[RECORDS FOR THIS TASK]
##############################

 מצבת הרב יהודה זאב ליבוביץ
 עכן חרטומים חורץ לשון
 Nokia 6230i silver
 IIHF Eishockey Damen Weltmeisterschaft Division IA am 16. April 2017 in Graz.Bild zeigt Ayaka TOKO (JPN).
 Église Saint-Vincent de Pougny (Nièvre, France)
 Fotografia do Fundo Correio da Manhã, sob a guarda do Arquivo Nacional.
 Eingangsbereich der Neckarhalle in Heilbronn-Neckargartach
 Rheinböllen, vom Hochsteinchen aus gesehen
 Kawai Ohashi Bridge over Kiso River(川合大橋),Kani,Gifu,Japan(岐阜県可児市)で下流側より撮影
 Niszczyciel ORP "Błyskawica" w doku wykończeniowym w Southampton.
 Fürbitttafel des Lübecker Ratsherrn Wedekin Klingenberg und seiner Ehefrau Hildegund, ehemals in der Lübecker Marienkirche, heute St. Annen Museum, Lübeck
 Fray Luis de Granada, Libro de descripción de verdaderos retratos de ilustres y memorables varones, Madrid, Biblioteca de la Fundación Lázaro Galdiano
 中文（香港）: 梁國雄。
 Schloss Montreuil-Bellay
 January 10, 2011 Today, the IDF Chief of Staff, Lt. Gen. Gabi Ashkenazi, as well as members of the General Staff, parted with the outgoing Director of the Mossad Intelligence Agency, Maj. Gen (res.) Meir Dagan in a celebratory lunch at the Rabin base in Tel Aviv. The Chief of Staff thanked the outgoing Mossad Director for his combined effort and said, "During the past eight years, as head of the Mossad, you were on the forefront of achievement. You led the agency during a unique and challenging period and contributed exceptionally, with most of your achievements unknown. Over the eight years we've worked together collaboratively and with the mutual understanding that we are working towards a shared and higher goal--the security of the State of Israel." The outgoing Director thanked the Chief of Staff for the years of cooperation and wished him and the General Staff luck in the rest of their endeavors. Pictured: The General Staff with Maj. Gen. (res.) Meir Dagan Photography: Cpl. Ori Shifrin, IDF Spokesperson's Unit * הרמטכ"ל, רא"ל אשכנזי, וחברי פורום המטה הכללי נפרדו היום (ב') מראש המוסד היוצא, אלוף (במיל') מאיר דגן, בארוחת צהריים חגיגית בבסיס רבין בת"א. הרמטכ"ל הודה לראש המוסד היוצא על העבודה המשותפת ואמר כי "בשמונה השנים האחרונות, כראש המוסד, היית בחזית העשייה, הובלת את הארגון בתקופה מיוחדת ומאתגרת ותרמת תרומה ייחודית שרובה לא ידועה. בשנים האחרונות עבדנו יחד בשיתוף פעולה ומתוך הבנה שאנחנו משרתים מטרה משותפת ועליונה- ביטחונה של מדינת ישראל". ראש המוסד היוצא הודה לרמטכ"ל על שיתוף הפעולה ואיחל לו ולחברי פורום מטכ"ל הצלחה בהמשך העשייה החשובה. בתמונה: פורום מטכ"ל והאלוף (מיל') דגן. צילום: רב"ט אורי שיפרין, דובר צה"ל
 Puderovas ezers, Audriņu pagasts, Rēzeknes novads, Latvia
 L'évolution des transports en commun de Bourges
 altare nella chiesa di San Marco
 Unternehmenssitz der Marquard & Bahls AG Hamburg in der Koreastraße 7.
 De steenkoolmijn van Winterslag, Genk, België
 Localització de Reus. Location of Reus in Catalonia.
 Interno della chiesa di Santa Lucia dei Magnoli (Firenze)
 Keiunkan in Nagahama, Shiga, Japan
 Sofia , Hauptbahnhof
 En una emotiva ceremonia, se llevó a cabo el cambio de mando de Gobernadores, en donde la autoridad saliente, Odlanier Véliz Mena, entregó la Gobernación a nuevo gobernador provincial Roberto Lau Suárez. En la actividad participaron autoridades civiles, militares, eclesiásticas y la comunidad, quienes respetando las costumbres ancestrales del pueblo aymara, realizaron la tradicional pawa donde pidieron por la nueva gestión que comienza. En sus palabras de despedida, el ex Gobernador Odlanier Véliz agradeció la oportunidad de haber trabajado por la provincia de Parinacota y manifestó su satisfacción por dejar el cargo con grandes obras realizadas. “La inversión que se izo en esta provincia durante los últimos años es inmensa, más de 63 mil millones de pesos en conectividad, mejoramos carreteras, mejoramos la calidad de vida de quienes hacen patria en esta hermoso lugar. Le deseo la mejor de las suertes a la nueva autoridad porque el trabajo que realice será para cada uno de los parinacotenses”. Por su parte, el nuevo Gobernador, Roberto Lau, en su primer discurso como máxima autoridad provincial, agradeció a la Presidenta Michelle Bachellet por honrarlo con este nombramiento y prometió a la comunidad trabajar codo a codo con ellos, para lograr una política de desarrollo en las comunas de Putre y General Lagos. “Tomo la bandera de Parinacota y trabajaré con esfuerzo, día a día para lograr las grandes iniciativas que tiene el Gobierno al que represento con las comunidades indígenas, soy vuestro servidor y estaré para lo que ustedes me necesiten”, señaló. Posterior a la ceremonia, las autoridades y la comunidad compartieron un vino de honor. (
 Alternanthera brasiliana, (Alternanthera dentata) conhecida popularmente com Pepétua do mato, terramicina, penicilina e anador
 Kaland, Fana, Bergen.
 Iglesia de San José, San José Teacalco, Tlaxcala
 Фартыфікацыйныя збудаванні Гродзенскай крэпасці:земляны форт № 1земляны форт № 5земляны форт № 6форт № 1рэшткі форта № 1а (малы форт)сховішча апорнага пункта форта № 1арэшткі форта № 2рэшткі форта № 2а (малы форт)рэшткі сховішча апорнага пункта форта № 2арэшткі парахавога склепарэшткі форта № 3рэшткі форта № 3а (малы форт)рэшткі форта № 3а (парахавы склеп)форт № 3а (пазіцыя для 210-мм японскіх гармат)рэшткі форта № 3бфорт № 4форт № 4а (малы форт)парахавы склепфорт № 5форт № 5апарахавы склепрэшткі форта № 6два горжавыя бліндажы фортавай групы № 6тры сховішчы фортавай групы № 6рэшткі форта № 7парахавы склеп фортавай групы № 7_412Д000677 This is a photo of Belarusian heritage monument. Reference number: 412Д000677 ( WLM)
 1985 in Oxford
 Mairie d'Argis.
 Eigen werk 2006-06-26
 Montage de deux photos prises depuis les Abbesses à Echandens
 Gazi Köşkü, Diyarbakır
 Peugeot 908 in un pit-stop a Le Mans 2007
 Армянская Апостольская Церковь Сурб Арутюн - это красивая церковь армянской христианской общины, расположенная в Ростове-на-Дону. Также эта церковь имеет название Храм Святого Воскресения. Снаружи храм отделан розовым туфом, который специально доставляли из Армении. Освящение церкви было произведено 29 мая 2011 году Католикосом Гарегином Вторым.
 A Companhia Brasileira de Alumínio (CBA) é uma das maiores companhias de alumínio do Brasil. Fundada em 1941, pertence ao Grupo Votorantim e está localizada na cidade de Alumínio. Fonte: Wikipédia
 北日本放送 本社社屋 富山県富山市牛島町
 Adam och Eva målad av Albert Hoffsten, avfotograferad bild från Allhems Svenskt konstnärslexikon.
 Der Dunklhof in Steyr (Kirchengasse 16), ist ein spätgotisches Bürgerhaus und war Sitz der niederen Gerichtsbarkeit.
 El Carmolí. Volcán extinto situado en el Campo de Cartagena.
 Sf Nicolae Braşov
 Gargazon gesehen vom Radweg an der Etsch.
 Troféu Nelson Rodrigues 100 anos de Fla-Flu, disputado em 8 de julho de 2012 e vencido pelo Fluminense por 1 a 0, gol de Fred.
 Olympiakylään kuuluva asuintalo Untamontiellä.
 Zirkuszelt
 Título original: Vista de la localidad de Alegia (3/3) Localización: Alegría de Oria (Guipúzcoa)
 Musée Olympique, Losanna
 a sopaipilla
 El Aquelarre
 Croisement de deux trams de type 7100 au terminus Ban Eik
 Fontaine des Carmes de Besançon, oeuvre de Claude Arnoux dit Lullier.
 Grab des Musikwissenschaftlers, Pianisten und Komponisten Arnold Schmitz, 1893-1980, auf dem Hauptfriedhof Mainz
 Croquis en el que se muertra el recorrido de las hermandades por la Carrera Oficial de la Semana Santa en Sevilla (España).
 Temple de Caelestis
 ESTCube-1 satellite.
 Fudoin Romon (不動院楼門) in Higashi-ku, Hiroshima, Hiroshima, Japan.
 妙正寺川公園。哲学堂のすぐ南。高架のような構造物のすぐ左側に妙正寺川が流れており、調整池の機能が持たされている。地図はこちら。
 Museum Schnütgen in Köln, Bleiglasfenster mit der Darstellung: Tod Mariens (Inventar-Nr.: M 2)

##############################

[TO DO]
Quote exactly the stretch of lines above that starts at the first one and ends at the line with "Schloss Montreuil-Bellay", and nothing beyond it.

[RESPONSE TO THIS EXERCISE]
 מצבת הרב יהודה זאב ליבוביץ
 עכן חרטומים חורץ לשון
 Nokia 6230i silver
 IIHF Eishockey Damen Weltmeisterschaft Division IA am 16. April 2017 in Graz.Bild zeigt Ayaka TOKO (JPN).
 Église Saint-Vincent de Pougny (Nièvre, France)
 Fotografia do Fundo Correio da Manhã, sob a guarda do Arquivo Nacional.
 Eingangsbereich der Neckarhalle in Heilbronn-Neckargartach
 Rheinböllen, vom Hochsteinchen aus gesehen
 Kawai Ohashi Bridge over Kiso River(川合大橋),Kani,Gifu,Japan(岐阜県可児市)で下流側より撮影
 Niszczyciel ORP "Błyskawica" w doku wykończeniowym w Southampton.
 Fürbitttafel des Lübecker Ratsherrn Wedekin Klingenberg und seiner Ehefrau Hildegund, ehemals in der Lübecker Marienkirche, heute St. Annen Museum, Lübeck
 Fray Luis de Granada, Libro de descripción de verdaderos retratos de ilustres y memorables varones, Madrid, Biblioteca de la Fundación Lázaro Galdiano
 中文（香港）: 梁國雄。
 Schloss Montreuil-Bellay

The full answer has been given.